# WHAT IS REQUIRED:
Beginning with the line containing "Утряняя зарядка на" and going on through the line containing "Overzichten + Pl. Gronden: luchtfoto", the lines below are to be returned exactly, pictures excluded and nothing added.

# DATA EXCERPTS:
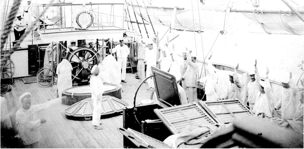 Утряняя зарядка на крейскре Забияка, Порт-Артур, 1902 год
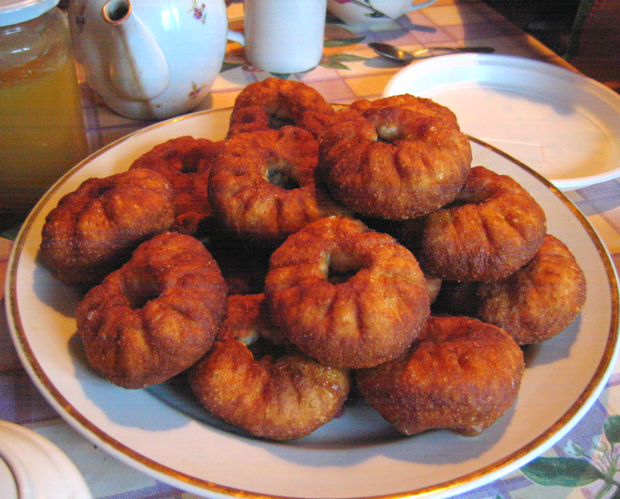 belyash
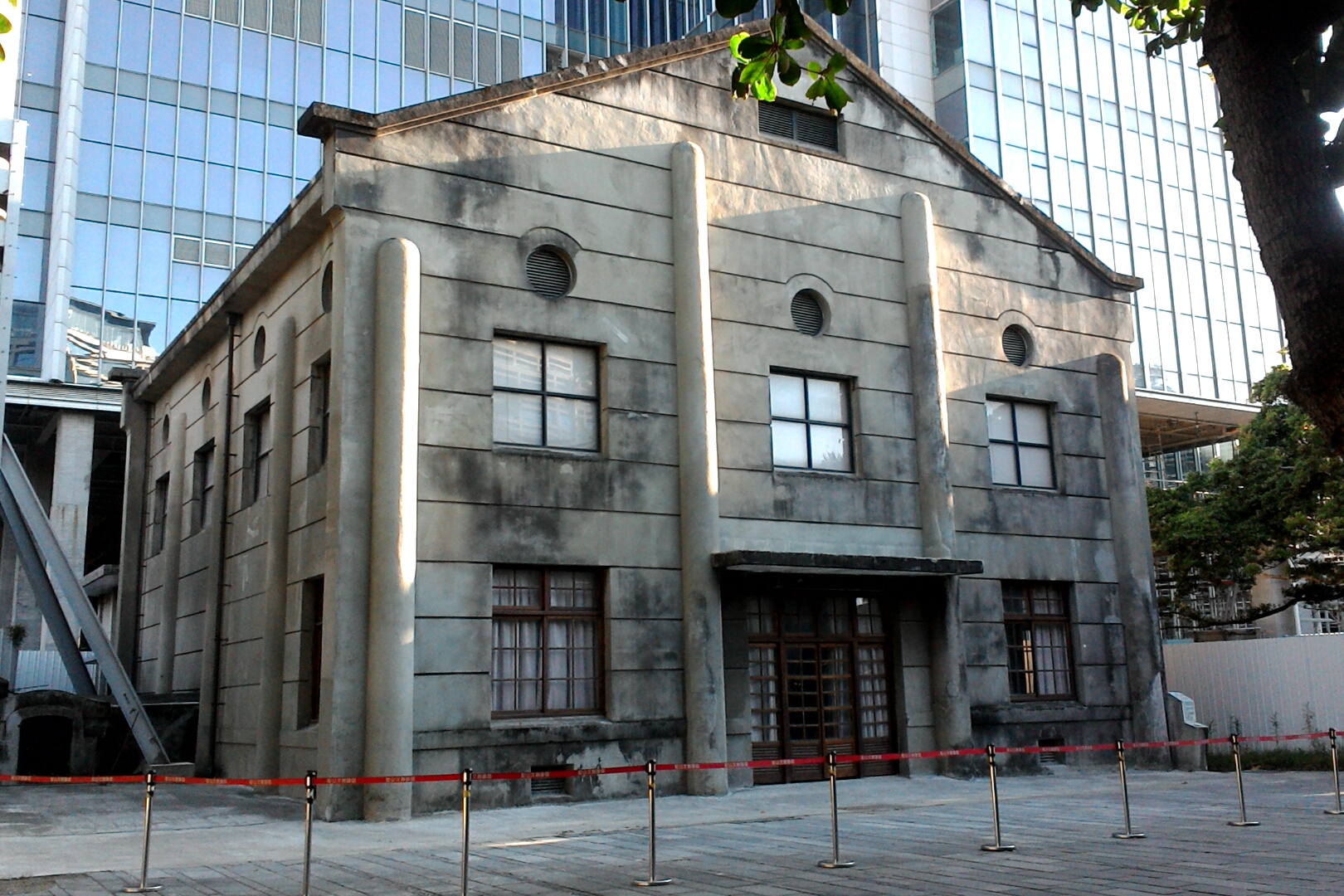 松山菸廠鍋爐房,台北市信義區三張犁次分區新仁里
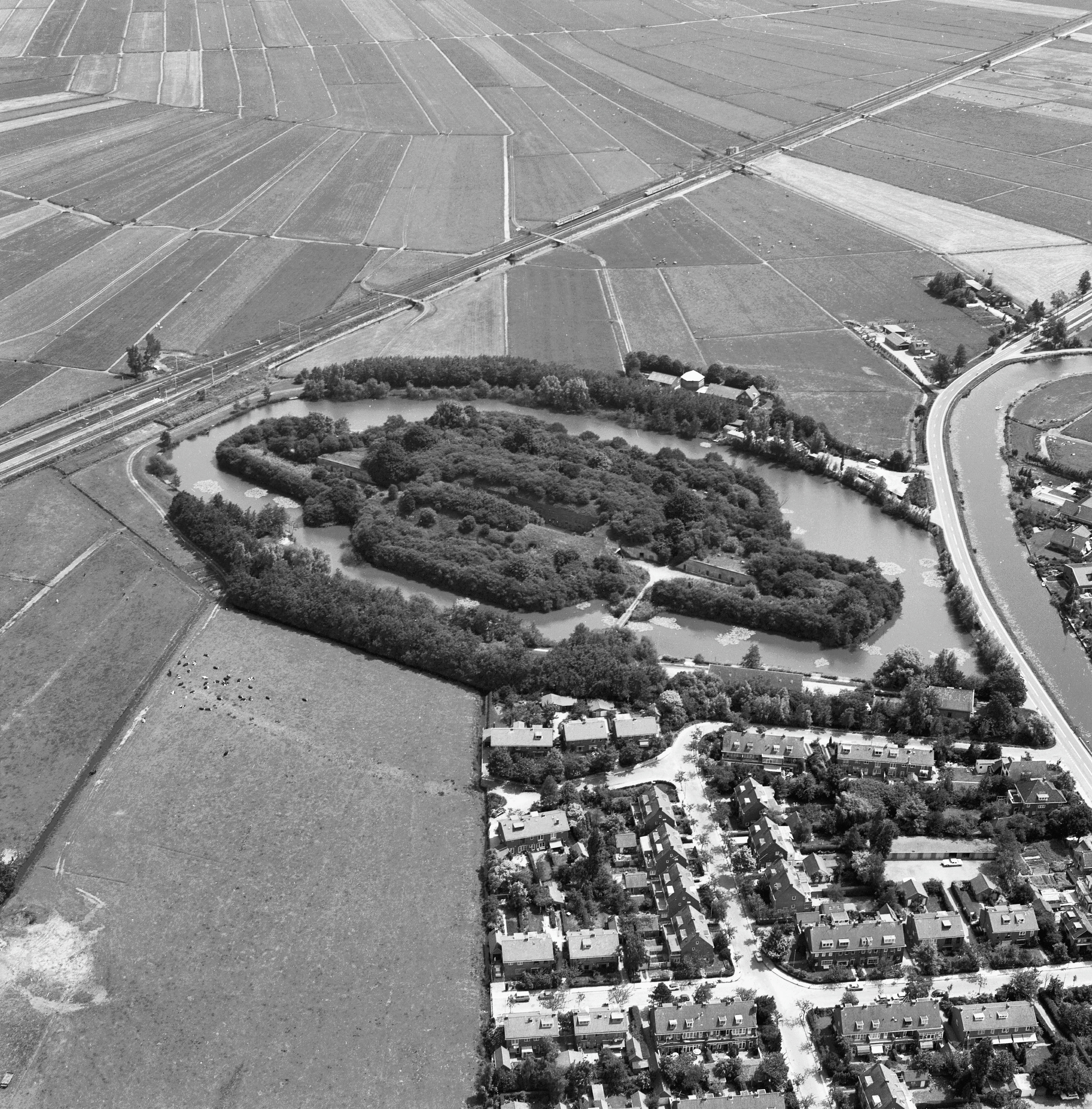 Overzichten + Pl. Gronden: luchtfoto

---

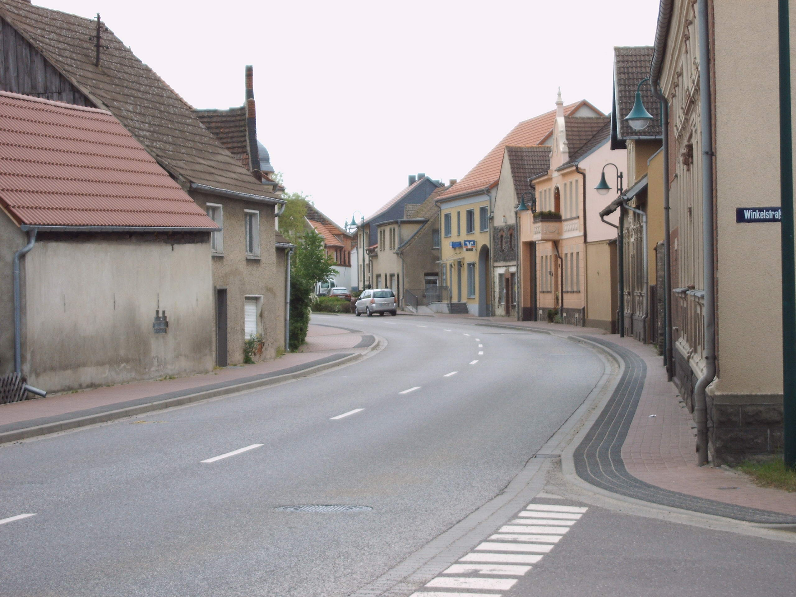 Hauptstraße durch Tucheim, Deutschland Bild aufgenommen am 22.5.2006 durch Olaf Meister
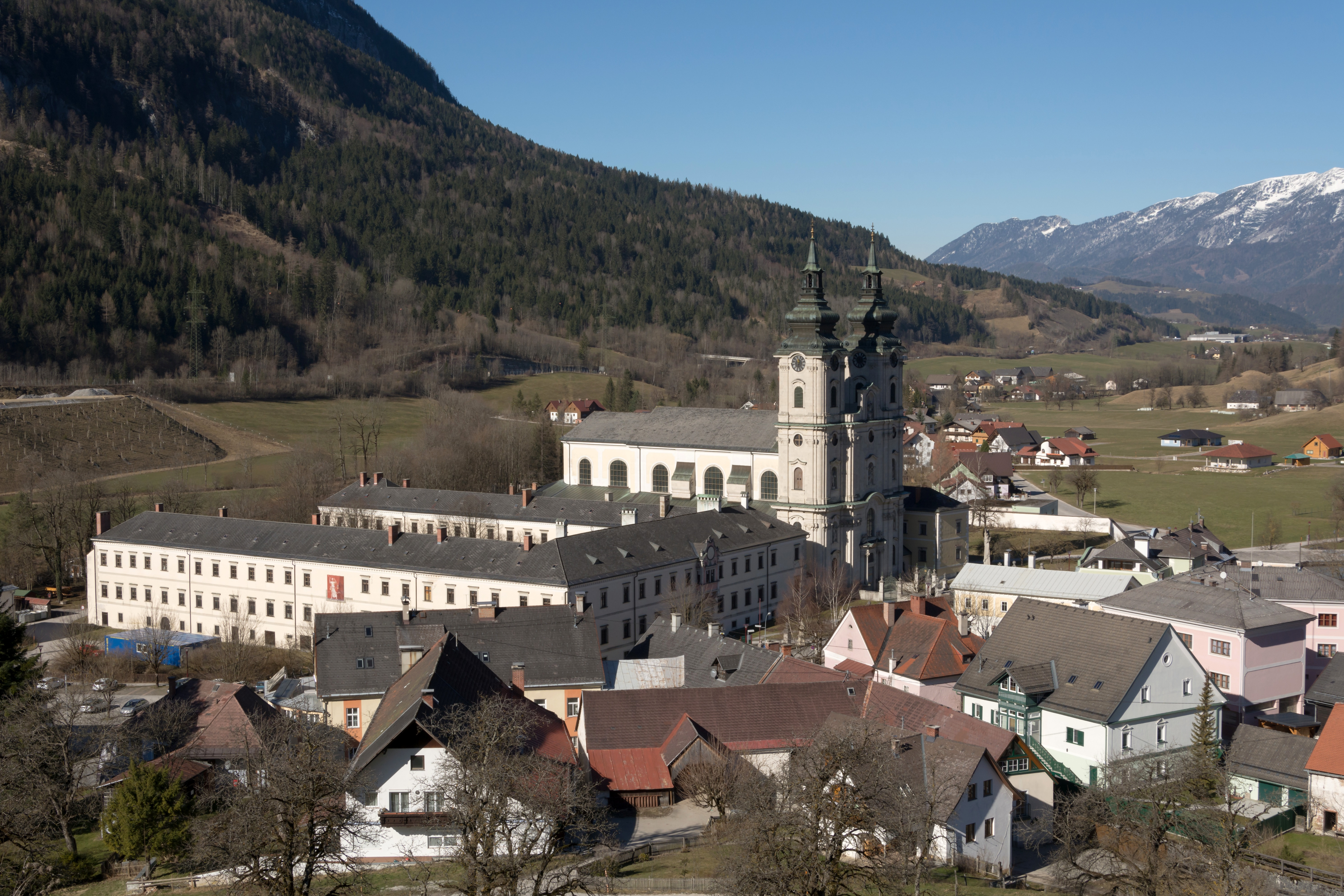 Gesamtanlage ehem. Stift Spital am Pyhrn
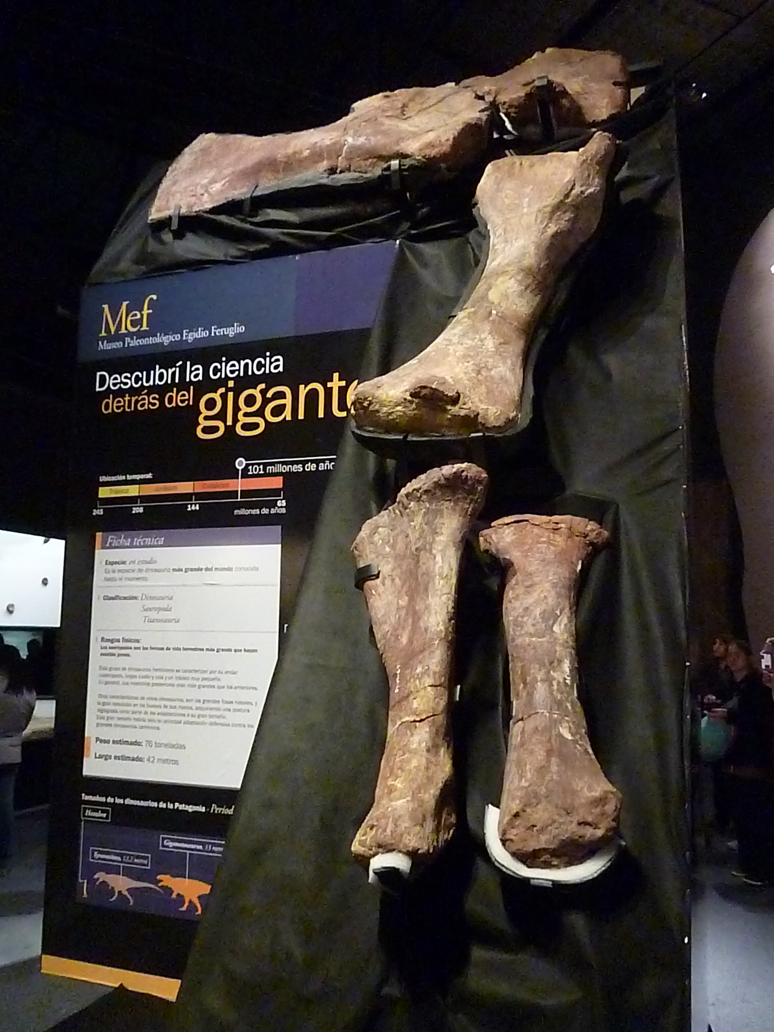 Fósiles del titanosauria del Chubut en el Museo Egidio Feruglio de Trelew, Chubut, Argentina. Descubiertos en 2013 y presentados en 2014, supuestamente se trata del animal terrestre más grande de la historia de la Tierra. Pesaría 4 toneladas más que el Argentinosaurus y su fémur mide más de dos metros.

# EXPECTED ANSWER:
 Утряняя зарядка на крейскре Забияка, Порт-Артур, 1902 год
 belyash
 松山菸廠鍋爐房,台北市信義區三張犁次分區新仁里
 Overzichten + Pl. Gronden: luchtfoto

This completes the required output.